Bulan Muharram Bulan Mulia
Bulan Muharram merupakan salah satu diantara bulan-bulan haram, yaitu : Dzulqa’dah, Dzulhijjah, Muharram, dan bulan Rajab. Allah Ta’ala berfirman (yang artinya), “Sesungguhnya jumlah bulan menurut Allah ialah dua belas bulan, (sebagaimana) dalam ketetapan Allah pada waktu Dia menciptakan langit dan bumi, di antaranya ada empat bulan haram. Itulah (ketetapan) agama yang lurus, maka janganlah kamu menzalimi dirimu dalam (bulan yang empat) itu” (QS. At Taubah : 36). Nabi shallallaahu’alaihi wa sallam bersabda, “Sesungguhnya waktu itu berputar semenjak hari dimana Allah ciptakan langit dan bumi, sungguh bilangan bulan di sisi Allah ada dua belas bulan, diantaranya empat bulan haram, yang tiga berurutan : Dzulqa’dah, Dzulhijjah, dan Muharram, serta Rajab Mudhar yaitu Antara Jumada dan Sya’ban” (HR Bukhari dan Muslim).
Apa makna dari bulan haram? Ibn Katsir dalam tafsirnya menjelaskan, “Bulan haram ada empat, yang tiga berurutan, dan yang satu bersendiri. Hal ini karena terdapat pelaksanaan manasik haji dan umrah, maka diharamkan berperang di sebulan sebelum manasik haji, yaitu Dzulqa’dah, disebut demikian karena mereka qa’dah (duduk, istirahat) dari perang. Diharamkan berperang di bulan Dzulhijjah karena manusia sibuk dengan ibadah haji, dan sebulan setelahnya yaitu Muharram untuk memberi waktu jamaah haji kembali ke negerinya masing-masing dengan aman. Diharamkan pula berperang di bulan Rajab karena itu pertengahan tahun dan masyarakat jahiliyah biasa bepergian di bulan tersebut”.

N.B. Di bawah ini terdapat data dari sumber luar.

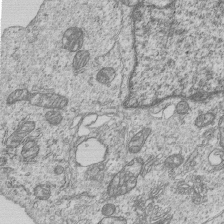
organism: Human
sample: MDA-MB-231 cells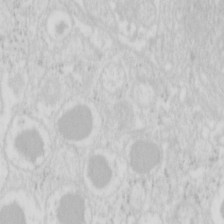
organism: Mouse
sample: Pancreas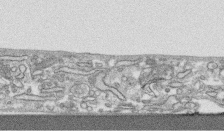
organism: Human
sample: CRL-1474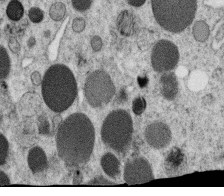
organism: C. elegans
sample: C. elegans oocyte; sperm cells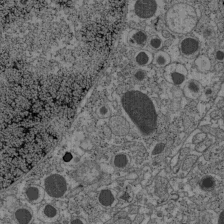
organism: C57BL Mouse
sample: Pancreatic islet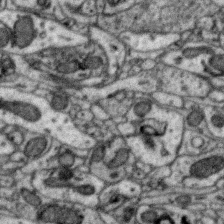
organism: Zebra finch
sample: Brain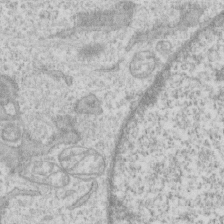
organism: Human
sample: CRL-1474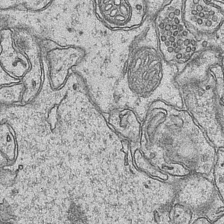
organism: Mouse
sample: CA1 Hippocampus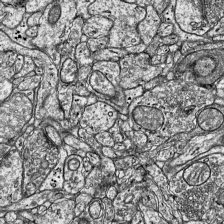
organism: Mouse
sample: Visual Cortex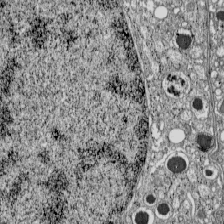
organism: C57BL Mouse
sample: Pancreatic islet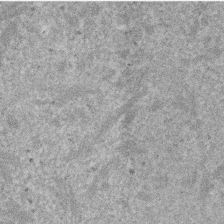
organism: Mouse
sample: Dividing mouse embryo 1 cell stage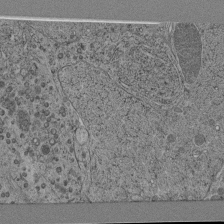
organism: C. elegans
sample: C. elegans pharynx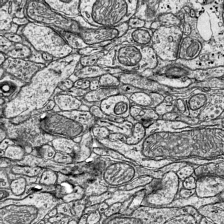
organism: Mouse
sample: Visual Cortex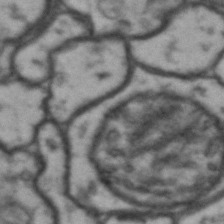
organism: Drosophila
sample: Brain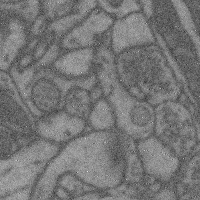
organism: Mouse
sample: Cerebral cortex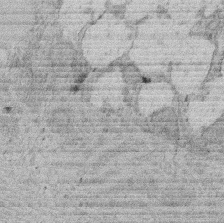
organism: Rat
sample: Salivary granule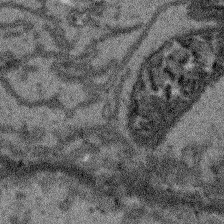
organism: Arabidopsis thaliana
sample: Root tip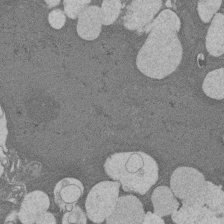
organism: Rat
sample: Salivary granule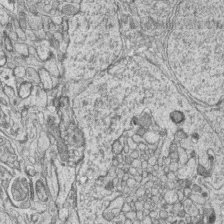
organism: Zebrafish
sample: synaptic ribbons in rod cells and cone cells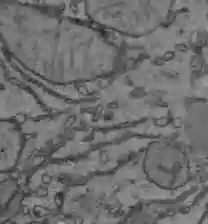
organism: C57BL Mouse
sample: Liver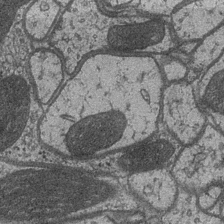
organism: Drosophila
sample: Optic medulla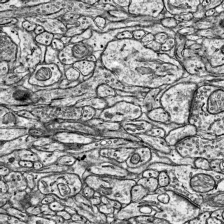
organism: Mouse
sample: Visual Cortex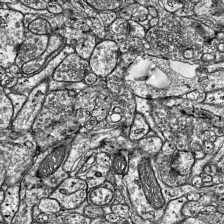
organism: Mouse
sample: Visual Cortex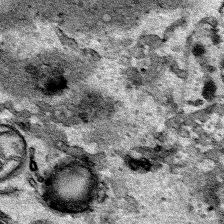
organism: Human
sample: Mitochondria in HCT116 cells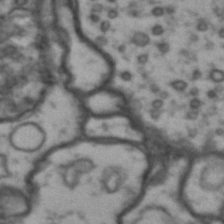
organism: Drosophila
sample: Brain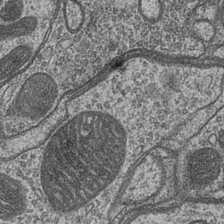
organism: Drosophila
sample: Optic medulla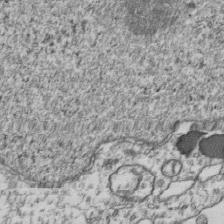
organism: Human
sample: Activated Jurkat CD4+ T cells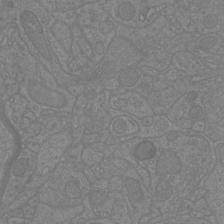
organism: Mouse
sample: Cortical neurons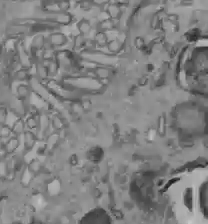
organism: C57BL Mouse
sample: Liver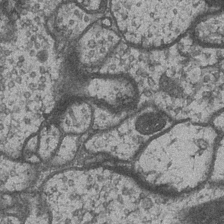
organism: Drosophila
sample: Optic medulla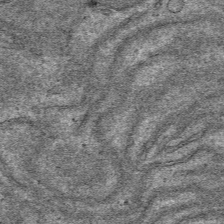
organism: Mouse
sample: Mouse hepatocytes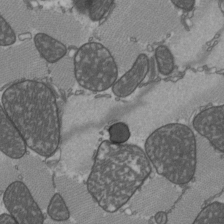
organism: C57BL Mouse
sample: Heart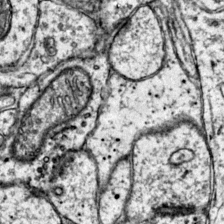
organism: Mouse
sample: Primary visual cortex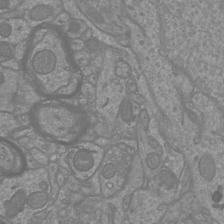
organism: Mouse
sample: Cortical neurons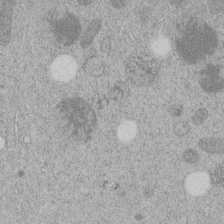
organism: C. elegans
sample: C. elegans embryo early stage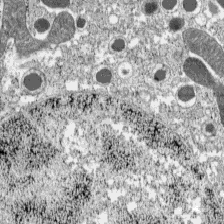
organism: C57BL Mouse
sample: Pancreatic islet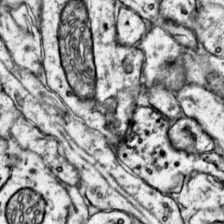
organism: Mouse
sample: Primary visual cortex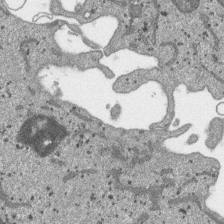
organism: Human
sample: Lung epithelial cells infected with SARS-CoV-2

Hasan Al Bashri rahimahullah berkata, “Bulan haram yang paling mulia ialah Muharram. Sesungguhnya Allah Ta’ala mengawali tahun dengan bulan haram (yaitu Muharram), dan menutup tahun dengan bulan haram pula (yaitu Dzulhijjah). Dan tidak ada bulan dalam setahun yang lebih agung di sisi Allah daripada bulan Ramadhan, selain bulan Muharram”. Pendapat ini juga dikuatkan oleh sekelompok ulama kontemporer. Nabi shallallaahu‘alaihi wa sallam menyebut bulan Muharram dengan sebutan “syahrullah”, bulannya Allah. Beliau shallallaahu’alaihi wa sallam bersabda, “Puasa yang paling utama setelah bulan Ramadhan ialah puasa di syahrullah, bulan Allah Muharram. Sedangkan shalat paling utama setelah shalat wajib ialah shalat malam (tahajjud)” (HR Muslim). Para ulama menjelaskan alasan penyebutan bulan Muharram dengan bulan Allah sebagai berikut :
- Dalil bagi keutamaan dan kemuliaan bulan Muharram. Karena sesungguhnya Allah tidak pernah menyandarkan makhluk-makhluk-Nya langsung kepada-Nya, melainkan untuk menunjukkan keistimewaan makhluk tersebut. Misalnya, Nabi Muhammad, Ibrahim, Ishaq, Yaqub dan nabi-nabi lain disebut dalam Al Qur’an dengan “Abdullah” hamba Allah, begitu pula “Baitullah” untuk menyebut Ka’bah.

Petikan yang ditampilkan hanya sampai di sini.